EXERCISE OBJECTIVE: When you repeat the entries below, keep each word exactly as it is and drop the pictures.

━━ INPUT FOR THIS TASK ━━

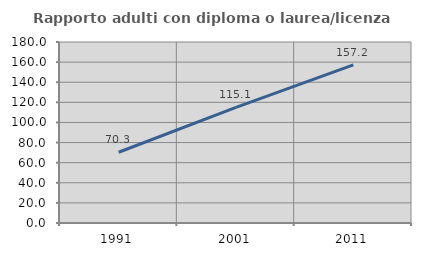
| Category | Rapporto adulti con diploma o laurea/licenza media  |
|---|---|
| 1991.0 | 70.347 |
| 2001.0 | 115.062 |
| 2011.0 | 157.208 |

━━━

WRITTEN SOLUTION:
| Category | Rapporto adulti con diploma o laurea/licenza media  |
|---|---|
| 1991.0 | 70.347 |
| 2001.0 | 115.062 |
| 2011.0 | 157.208 |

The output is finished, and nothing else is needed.